Legislation introduced Wednesday highlights the need for more multilingual workers across the federal government to translate counterterrorism intelligence.
"It is troubling that five and a half years after September 11, the federal government still lacks a coordinated strategy and leadership to increase the number of Americans who are proficient in foreign languages," said Sen. Daniel Akaka, D-Hawaii, chairman of the Homeland Security and Governmental Affairs subcommittee on the federal workforce and sponsor of the Senate measure (S. 451).
Rep. Brian Baird, D-Wash., introduced a companion to the National Foreign Language Coordination Act in the House (H.R. 747).
The 2000 Census found that only 9.3 percent of Americans speak both their native language and another language fluently, compared with 56 percent of people in the European Union.
Additionally, the Iraq Study Group reported last month that of the 1,000 American embassy workers employed in Baghdad, only 33 speak Arabic. Of the 33, only six are fluent. The study group recommended that the State and Defense secretaries, the Director of National Intelligence and U.S. officers and personnel about to be assigned to Iraq give language proficiency and cultural training the "highest possible priority."
The bills from Akaka and Baird would prompt the federal government to collaborate with educators, state and local governments, foreign language associations and the private sector to increase the number of Americans who speak and understand foreign languages.
The bill also would establish a National Foreign Language Coordination Council within the Executive Office of the President to develop and oversee the implementation of a comprehensive American foreign language strategy.

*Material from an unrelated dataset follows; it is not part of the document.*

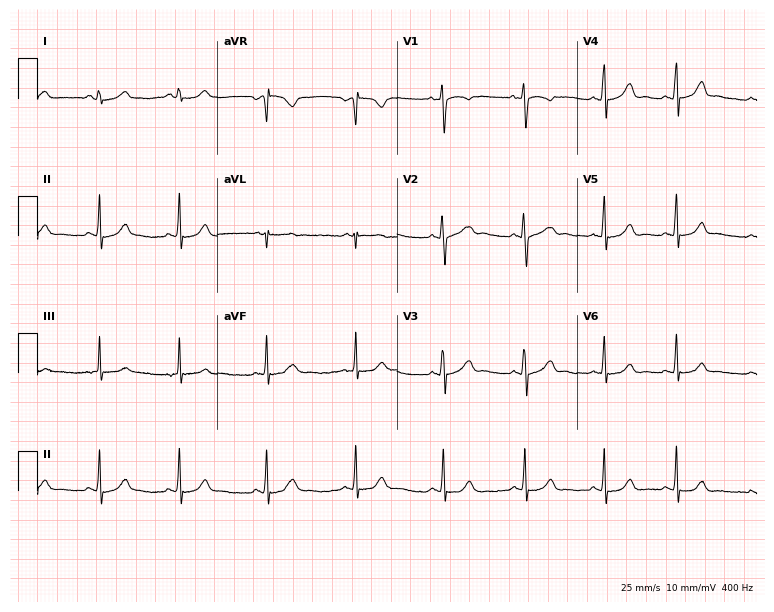
12-lead ECG from a 19-year-old female (7.3-second recording at 400 Hz). No first-degree AV block, right bundle branch block, left bundle branch block, sinus bradycardia, atrial fibrillation or sinus tachycardia recorded for this tracing. Findings outside these six are not listed.

In addition, the measure aims to integrate language training into career fields in the government and private sector and increase the number of language-proficient professionals.
Akaka's subcommittee held a hearing last week on the federal government's language strategy.
Dr. Diane Birckbichler, director of the Foreign Language Center and chair of the departments of French and Italian at Ohio State University, testified that "if there is a national language strategy, it isn't very well known." Birckbichler further recommended that the government establish a national language policy to create a language-ready workforce for the future.
"Just as I have advocated the need for deputy secretaries for management at the departments of Defense and Homeland Security to direct and sustain management leadership, I envision a national language director to be responsible for maintaining and leading a cooperative effort to strengthen our foreign language capabilities," Akaka said in a statement.